Post-Disaster Restoration of Drinking Water Distribution Networks

Abstract

Drinking Water Distribution Network (DWDN) vulnerability to disasters yields ever threatening consequences to society. Earthquakes are shown to have devastating effects on these networks, causing multiple pipe breaks and leaks to occur simultaneously. This results in a lack of pressure and unavailability of water for extended time periods. Increasing the resilience of a DWDN by efficient restoration is therefore desired. To restore broken pipes, isolation is required, where isolation valves are installed in the network to allow for this. Closing the valves and replacing the pipes are physical tasks to be executed by workforces. Moreover, as not every pipe has isolation valves on both sides, isolating a single pipe often results in the isolation of a large segment of the network. The locations of these valves and the scheduling of the restoration tasks are therefore crucial for the restoration process.
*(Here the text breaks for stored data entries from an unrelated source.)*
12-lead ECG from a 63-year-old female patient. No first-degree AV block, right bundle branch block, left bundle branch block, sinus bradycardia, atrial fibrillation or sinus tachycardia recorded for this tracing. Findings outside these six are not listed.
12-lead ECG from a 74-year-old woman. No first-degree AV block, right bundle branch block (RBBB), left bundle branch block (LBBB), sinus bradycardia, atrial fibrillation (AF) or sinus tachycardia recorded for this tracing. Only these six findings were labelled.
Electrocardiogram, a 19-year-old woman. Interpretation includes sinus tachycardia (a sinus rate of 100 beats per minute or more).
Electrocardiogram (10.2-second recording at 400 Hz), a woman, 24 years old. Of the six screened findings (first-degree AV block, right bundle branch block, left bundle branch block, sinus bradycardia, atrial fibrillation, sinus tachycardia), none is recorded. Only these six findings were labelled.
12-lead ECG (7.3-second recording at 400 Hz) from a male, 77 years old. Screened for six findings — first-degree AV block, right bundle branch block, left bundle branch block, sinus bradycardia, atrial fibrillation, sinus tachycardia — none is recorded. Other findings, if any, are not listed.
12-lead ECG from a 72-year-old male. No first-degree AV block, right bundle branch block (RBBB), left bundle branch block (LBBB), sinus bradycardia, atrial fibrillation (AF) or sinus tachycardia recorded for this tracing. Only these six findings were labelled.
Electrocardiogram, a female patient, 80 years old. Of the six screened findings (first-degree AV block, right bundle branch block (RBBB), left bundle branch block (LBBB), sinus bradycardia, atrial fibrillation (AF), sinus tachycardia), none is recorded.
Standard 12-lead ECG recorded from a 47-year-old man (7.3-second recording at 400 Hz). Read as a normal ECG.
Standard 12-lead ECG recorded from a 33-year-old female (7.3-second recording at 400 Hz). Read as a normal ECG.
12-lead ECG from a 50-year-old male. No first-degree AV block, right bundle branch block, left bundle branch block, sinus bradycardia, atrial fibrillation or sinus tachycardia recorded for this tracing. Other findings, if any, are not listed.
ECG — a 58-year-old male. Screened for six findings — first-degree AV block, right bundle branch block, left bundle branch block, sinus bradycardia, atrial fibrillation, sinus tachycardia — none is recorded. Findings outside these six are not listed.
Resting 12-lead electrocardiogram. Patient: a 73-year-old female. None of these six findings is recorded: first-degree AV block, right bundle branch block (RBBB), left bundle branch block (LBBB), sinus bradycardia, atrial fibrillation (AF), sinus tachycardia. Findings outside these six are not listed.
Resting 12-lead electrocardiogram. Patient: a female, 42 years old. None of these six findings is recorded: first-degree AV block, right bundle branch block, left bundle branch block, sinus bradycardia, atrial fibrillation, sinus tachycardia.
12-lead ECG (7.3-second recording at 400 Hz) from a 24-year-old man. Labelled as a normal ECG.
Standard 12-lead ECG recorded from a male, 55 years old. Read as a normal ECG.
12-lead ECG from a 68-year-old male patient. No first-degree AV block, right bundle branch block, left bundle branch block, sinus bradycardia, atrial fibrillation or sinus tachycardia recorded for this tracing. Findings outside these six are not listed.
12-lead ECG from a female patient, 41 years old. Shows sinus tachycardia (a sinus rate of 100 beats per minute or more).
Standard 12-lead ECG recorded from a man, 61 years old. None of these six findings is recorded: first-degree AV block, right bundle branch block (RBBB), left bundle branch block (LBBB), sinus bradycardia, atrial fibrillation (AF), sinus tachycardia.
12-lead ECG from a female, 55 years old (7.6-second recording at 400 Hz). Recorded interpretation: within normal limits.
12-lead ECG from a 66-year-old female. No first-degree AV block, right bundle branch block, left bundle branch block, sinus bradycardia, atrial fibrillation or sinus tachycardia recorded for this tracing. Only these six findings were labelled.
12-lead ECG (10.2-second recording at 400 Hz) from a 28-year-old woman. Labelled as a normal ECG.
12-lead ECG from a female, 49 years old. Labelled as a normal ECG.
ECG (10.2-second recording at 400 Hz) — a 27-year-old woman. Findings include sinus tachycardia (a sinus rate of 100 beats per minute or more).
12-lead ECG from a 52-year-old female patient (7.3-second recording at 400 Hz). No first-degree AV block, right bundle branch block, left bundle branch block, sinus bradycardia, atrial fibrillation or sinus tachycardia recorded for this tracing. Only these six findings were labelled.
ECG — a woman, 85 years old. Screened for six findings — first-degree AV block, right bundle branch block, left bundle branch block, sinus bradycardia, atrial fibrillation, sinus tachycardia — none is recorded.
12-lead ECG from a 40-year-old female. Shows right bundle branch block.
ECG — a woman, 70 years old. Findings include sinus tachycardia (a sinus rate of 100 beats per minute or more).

This thesis aims to enhance DWDN resilience by considering the combined optimization of Restoration Task Scheduling (RTS) and Isolation Valve Placement (IVP). Four hydraulic objectives are proposed to quantify resilience. The objective values corresponding to restoration schedules are obtained by simulation of the restoration process using Pressure-Driven Modeling (PDM). From three candidate methods, the priority rule-based scheduling heuristic is identified to be most suited for combined optimization. A novel Genetic Algorithm (GA) application is proposed to optimize IVP while including the priority rule-based heuristic for RTS. The genetic information of the individual used in the GA represents a valve layout. The valve layout is applied to a DWDN model, which in turn is subdued to five disaster scenarios. The heuristic provides restoration schedules for all scenarios, where the resulting objective values are averaged to compute the fitness of the individual. The method is shown to be able to generate valve layouts for any number of valves. Comparing these layouts to known strategic IVP methods leads to significant improvement in resilience, or can alternatively be used to decrease the number of valves while maintaining performance. Moreover, the method allows for analysis of critical valves coupled to the network properties, pipe failure probability, and pipe diameters. Lastly, by applying single-objective optimization, it elucidates the trade-offs between the objectives.